Farm Bill Defeated in House in a Surprising Vote

Where farm legislation will go after a 195 to 243 loss in the House remains uncertain
Staff Writer

Photo Sasabune Omakase Modified: Flickr/erin/CC 4.0

Yesterday afternoon, the farm bill was voted down in the House of Representatives by a surprisingly large margin of 195 to 234. While the bill was expected to be received unfavorably by the Democrats — who largely oppose the significant cuts the bill makes to nutrition programs like SNAP — 62 Republicans voted against the bill in addition to 172 Democrats. (You can see the individual breakdown here.)

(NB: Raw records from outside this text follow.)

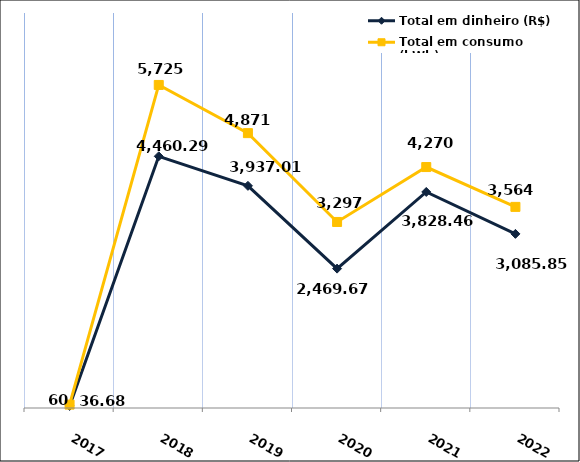
| Category | Total em dinheiro (R$) |
|---|---|
| 2017.0 | 36.68 |
| 2018.0 | 4460.29 |
| 2019.0 | 3937.01 |
| 2020.0 | 2469.67 |
| 2021.0 | 3828.46 |
| 2022.0 | 3085.85 |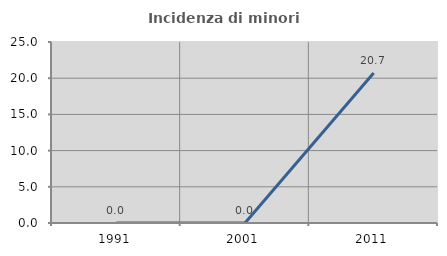
| Category | Incidenza di minori stranieri |
|---|---|
| 1991.0 | 0 |
| 2001.0 | 0 |
| 2011.0 | 20.721 |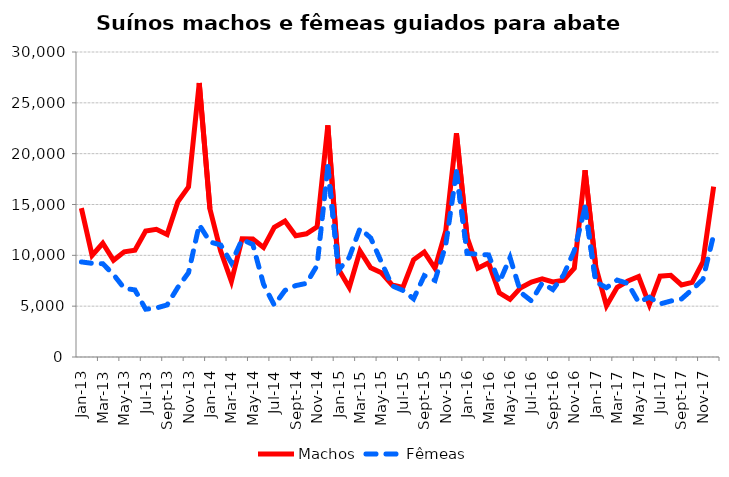
| Category | Machos | Fêmeas |
|---|---|---|
| 2013-01-01 | 14642 | 9351 |
| 2013-02-01 | 9996 | 9214 |
| 2013-03-01 | 11187 | 9178 |
| 2013-04-01 | 9518 | 8102 |
| 2013-05-01 | 10346 | 6767 |
| 2013-06-01 | 10498 | 6594 |
| 2013-07-01 | 12384 | 4704 |
| 2013-08-01 | 12558 | 4820 |
| 2013-09-01 | 12052 | 5119 |
| 2013-10-01 | 15259 | 6846 |
| 2013-11-01 | 16734 | 8296 |
| 2013-12-01 | 26948 | 13007 |
| 2014-01-01 | 14556 | 11317 |
| 2014-02-01 | 10424 | 11019 |
| 2014-03-01 | 7446 | 9259 |
| 2014-04-01 | 11630 | 11555 |
| 2014-05-01 | 11609 | 11069 |
| 2014-06-01 | 10773 | 7150 |
| 2014-07-01 | 12752 | 5104 |
| 2014-08-01 | 13365 | 6547 |
| 2014-09-01 | 11920 | 7024 |
| 2014-10-01 | 12116 | 7242 |
| 2014-11-01 | 12813 | 9011 |
| 2014-12-01 | 22783 | 18724 |
| 2015-01-01 | 8631 | 8534 |
| 2015-02-01 | 6844 | 9811 |
| 2015-03-01 | 10434 | 12635 |
| 2015-04-01 | 8780 | 11709 |
| 2015-05-01 | 8280 | 9326 |
| 2015-06-01 | 7091 | 7000 |
| 2015-07-01 | 6838 | 6554 |
| 2015-08-01 | 9566 | 5723 |
| 2015-09-01 | 10321 | 8003 |
| 2015-10-01 | 8724 | 7529 |
| 2015-11-01 | 12395 | 11012 |
| 2015-12-01 | 22011 | 18216 |
| 2016-01-01 | 11741 | 10193 |
| 2016-02-01 | 8726 | 10098 |
| 2016-03-01 | 9264 | 10042 |
| 2016-04-01 | 6306 | 7331 |
| 2016-05-01 | 5665 | 9778 |
| 2016-06-01 | 6819 | 6339 |
| 2016-07-01 | 7378 | 5516 |
| 2016-08-01 | 7679 | 7278 |
| 2016-09-01 | 7386 | 6630 |
| 2016-10-01 | 7555 | 8072 |
| 2016-11-01 | 8740 | 10463 |
| 2016-12-01 | 18362 | 14719 |
| 2017-01-01 | 8882 | 7385 |
| 2017-02-01 | 5031 | 6817 |
| 2017-03-01 | 6855 | 7565 |
| 2017-04-01 | 7472 | 7231 |
| 2017-05-01 | 7915 | 5383 |
| 2017-06-01 | 5155 | 5883 |
| 2017-07-01 | 7949 | 5215 |
| 2017-08-01 | 8039 | 5506 |
| 2017-09-01 | 7090 | 5708 |
| 2017-10-01 | 7337 | 6640 |
| 2017-11-01 | 9348 | 7626 |
| 2017-12-01 | 16749 | 12009 |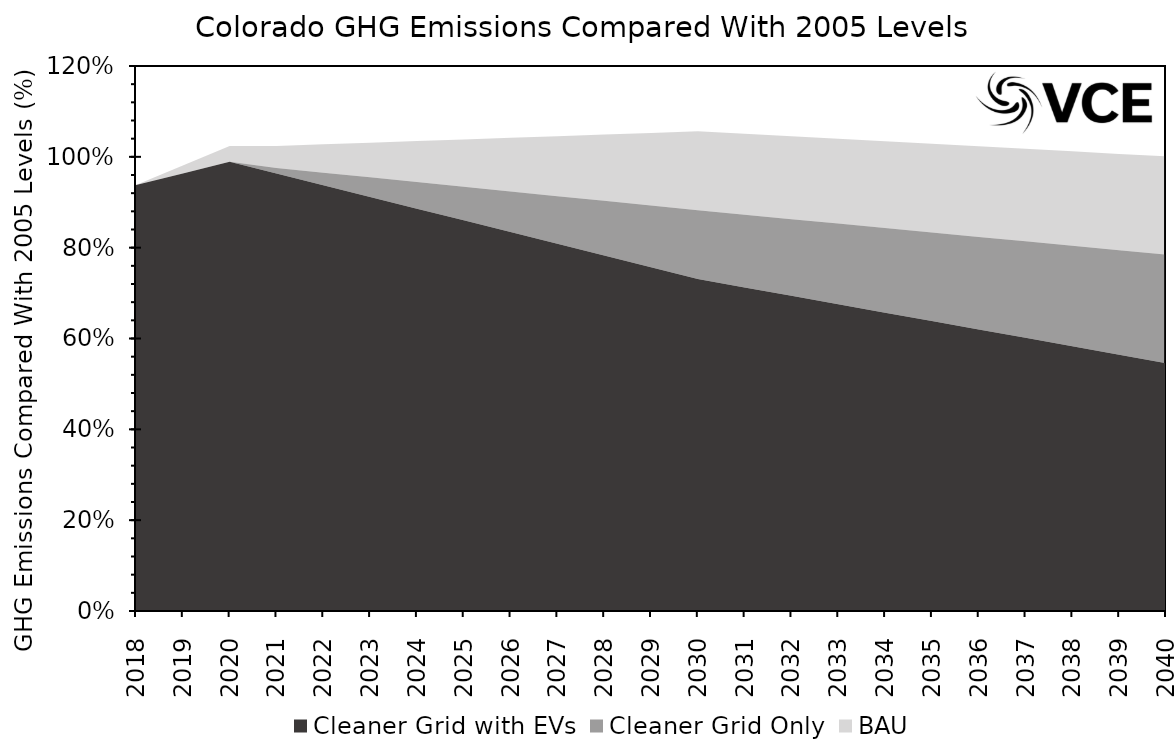
| Category | Cleaner Grid with EVs | Cleaner Grid Only | BAU |
|---|---|---|---|
| 2018.0 | 0.938 | 0 | 0 |
| 2019.0 | 0.963 | 0 | 0.017 |
| 2020.0 | 0.989 | 0 | 0.034 |
| 2021.0 | 0.963 | 0.012 | 0.048 |
| 2022.0 | 0.938 | 0.028 | 0.062 |
| 2023.0 | 0.912 | 0.043 | 0.076 |
| 2024.0 | 0.886 | 0.059 | 0.09 |
| 2025.0 | 0.86 | 0.074 | 0.104 |
| 2026.0 | 0.834 | 0.09 | 0.118 |
| 2027.0 | 0.808 | 0.105 | 0.132 |
| 2028.0 | 0.783 | 0.12 | 0.146 |
| 2029.0 | 0.757 | 0.136 | 0.16 |
| 2030.0 | 0.731 | 0.151 | 0.174 |
| 2031.0 | 0.712 | 0.16 | 0.178 |
| 2032.0 | 0.694 | 0.169 | 0.182 |
| 2033.0 | 0.675 | 0.178 | 0.187 |
| 2034.0 | 0.657 | 0.186 | 0.191 |
| 2035.0 | 0.638 | 0.195 | 0.195 |
| 2036.0 | 0.62 | 0.204 | 0.199 |
| 2037.0 | 0.601 | 0.213 | 0.204 |
| 2038.0 | 0.583 | 0.221 | 0.208 |
| 2039.0 | 0.564 | 0.23 | 0.212 |
| 2040.0 | 0.546 | 0.239 | 0.216 |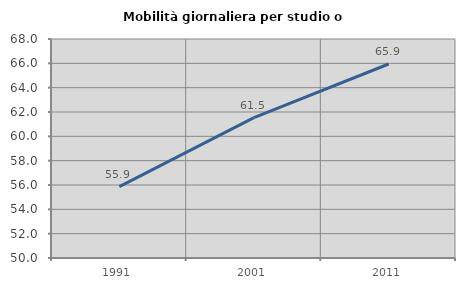
| Category | Mobilità giornaliera per studio o lavoro |
|---|---|
| 1991.0 | 55.872 |
| 2001.0 | 61.538 |
| 2011.0 | 65.944 |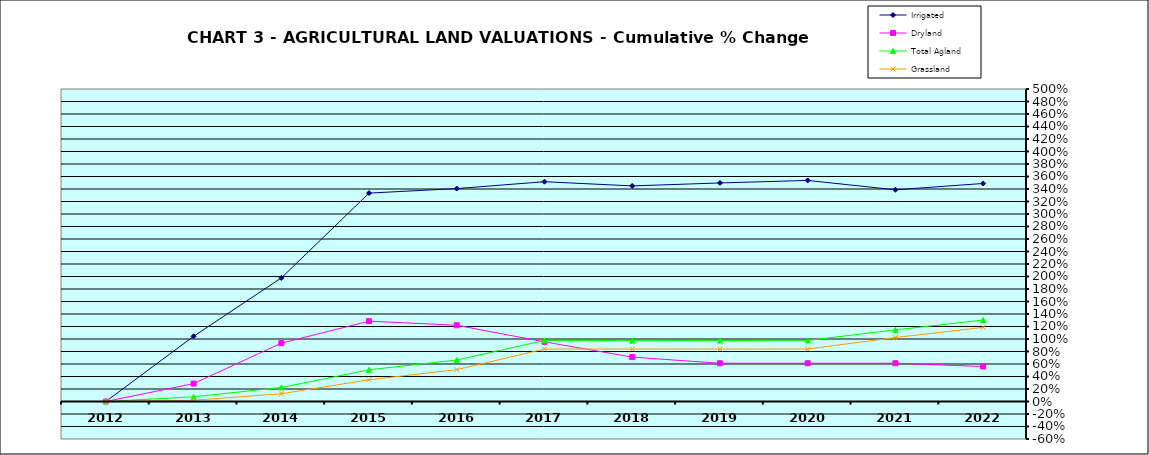
| Category | Irrigated | Dryland | Total Agland | Grassland |
|---|---|---|---|---|
| 2012.0 | 0 | 0 | 0 | 0 |
| 2013.0 | 1.043 | 0.287 | 0.075 | 0.021 |
| 2014.0 | 1.977 | 0.933 | 0.224 | 0.123 |
| 2015.0 | 3.334 | 1.286 | 0.507 | 0.348 |
| 2016.0 | 3.407 | 1.22 | 0.664 | 0.51 |
| 2017.0 | 3.517 | 0.954 | 0.977 | 0.839 |
| 2018.0 | 3.449 | 0.71 | 0.974 | 0.84 |
| 2019.0 | 3.497 | 0.612 | 0.976 | 0.84 |
| 2020.0 | 3.537 | 0.612 | 0.978 | 0.84 |
| 2021.0 | 3.387 | 0.612 | 1.146 | 1.024 |
| 2022.0 | 3.488 | 0.56 | 1.303 | 1.186 |

Earlier this week, the Obama administration expressed several concerns with the farm bill, which didn’t bode well for the bill’s future, even if it had passed the House. Still, the bill’s failure in the House comes as a defeat and even an embarrassment for Speaker John Boehner, who last week pledged to vote in its favor.

A farm bill only comes to Congress every five years and now that the legislation has collapsed in the House, the question becomes: What now? Says Rep. Jeff Fortenberry (R-NE), “We now face an uncertain future for farm policy.”

According to Debbie Stabenow (D-MI), “The House needs to find a way to get a five-year farm bill done.” The Senate version of the farm bill passed on June 10.

The next step, then, remains to be determined. The House Agriculture Committee is “accessing all [its] options.” Until the House makes a final decision — whether that is trying revive another House version or more simply assuming the Senate version — the path for farm legislation is unplowed.